そんなスレイヤー。初めて生で観たのは今のLOUD PARKの前身だったイベント『Beast Feast 2001』だった。PANTERAとのダブルヘッドライナーで二日間に渡って開催されたライブイベントの初日のトリで地獄のような楽しさと身体の疲労と痛みを味わったことは今でも忘れない。そのイベントに一緒に行ったサークルの先輩方と飲みに行くエレベーター内でRaining bloodのイントロの3連タムを真似して地面を踏み鳴らしエレベーターを止めたくらい頭がバカになっていた程だ。(壊してません)

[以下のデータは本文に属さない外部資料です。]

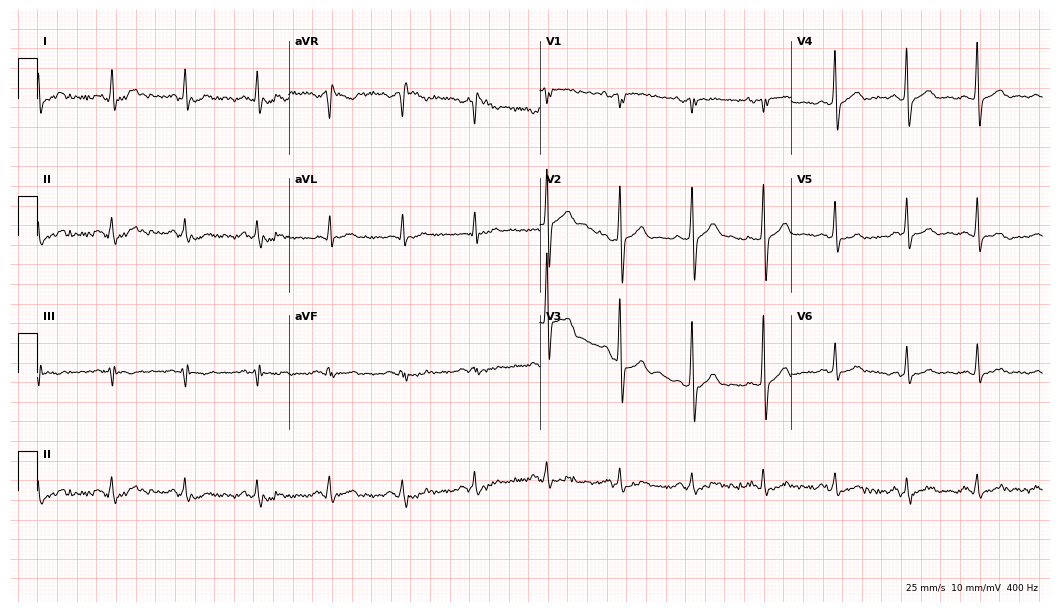
Standard 12-lead ECG recorded from a male, 51 years old (10.2-second recording at 400 Hz). Read as a normal ECG.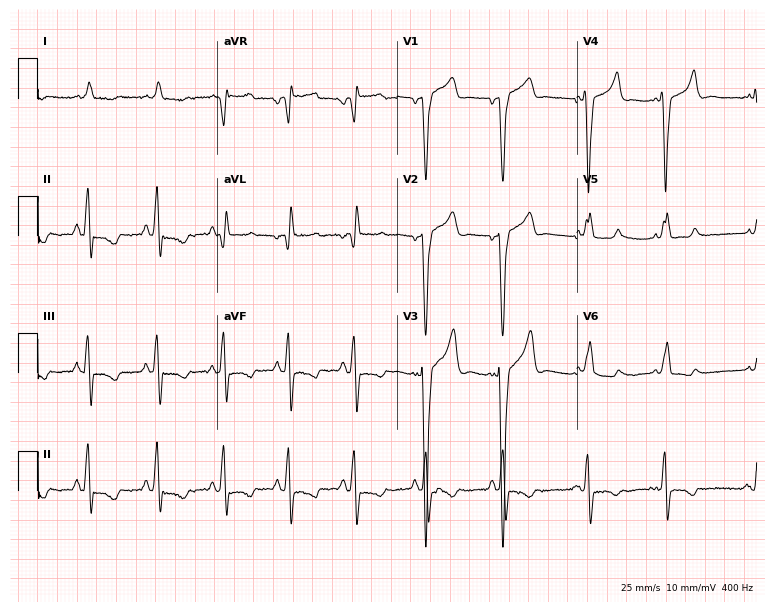
12-lead ECG from a male, 79 years old. Screened for six findings — first-degree AV block, right bundle branch block, left bundle branch block, sinus bradycardia, atrial fibrillation, sinus tachycardia — none is recorded. Only these six findings were labelled.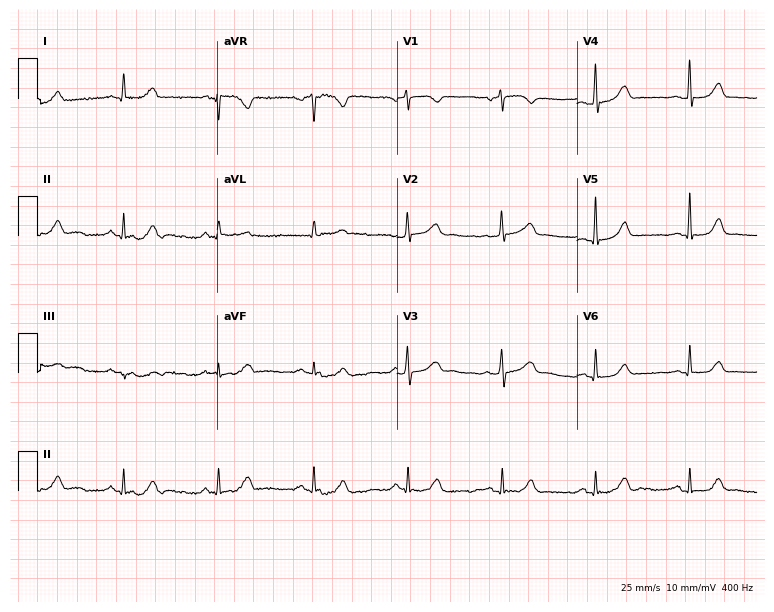
12-lead ECG (7.3-second recording at 400 Hz) from a 76-year-old female patient. Labelled as a normal ECG.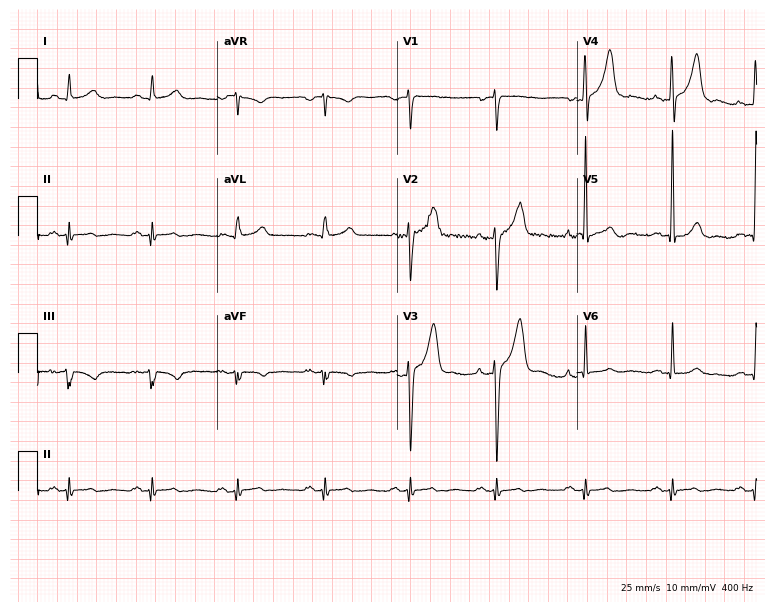
Resting 12-lead electrocardiogram (7.3-second recording at 400 Hz). Patient: a male, 60 years old. Read as a normal ECG.

それからというものスレイヤーの来日公演にはほとんど行った。一度だけたどり着いた最前は良い意味でも悪い意味でも生き地獄を身体で体感した。一流どころの海外バンドの前線の激烈さを体力面でも安全面でも民度でも治安でもいろんな部分で味わった(悪いところを言えば頭にヒザが入って脳震盪起こしたり、飛んできたペットボトルにアレが入ってたり、ダイブして流れてくる人を下からボコボコ殴ってるのがいたり…etc)。でも毎回Tシャツは絞れるほどビチャビチャで、身体がボロボロになるくらいメチャクチャ楽しかった。War ensembleでは全力疾走で走り回り、久しぶりに聞くBlack magicのイントロでうっかり叫んだり、Discipleでは「God hates us all!!!」と叫び散らかしたり、その他の曲でも沢山。

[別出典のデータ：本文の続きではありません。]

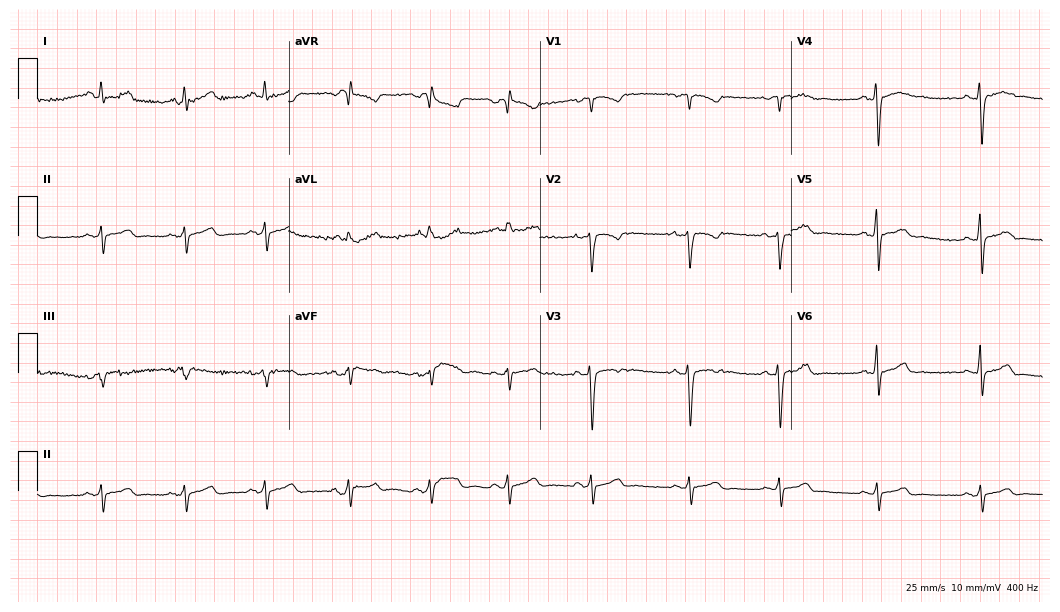
Standard 12-lead ECG recorded from a 20-year-old female patient. None of these six findings is recorded: first-degree AV block, right bundle branch block, left bundle branch block, sinus bradycardia, atrial fibrillation, sinus tachycardia. Findings outside these six are not listed.

惜しむらくは去年のDownload Japanが最後の来日公演となってしまったこと。11月までの活動を示唆していたため宣言通りの活動停止ではあるが途中で亡くなったギタリスト、ジェフ・ハンネマンを亡くしたことや、ドラムのデイヴ・ロンバードを観れなかったのが惜しい。もちろん最後を飾ってくれたゲイリー・ホルト、ポール・ボスタフには最高の賛辞を送りたい。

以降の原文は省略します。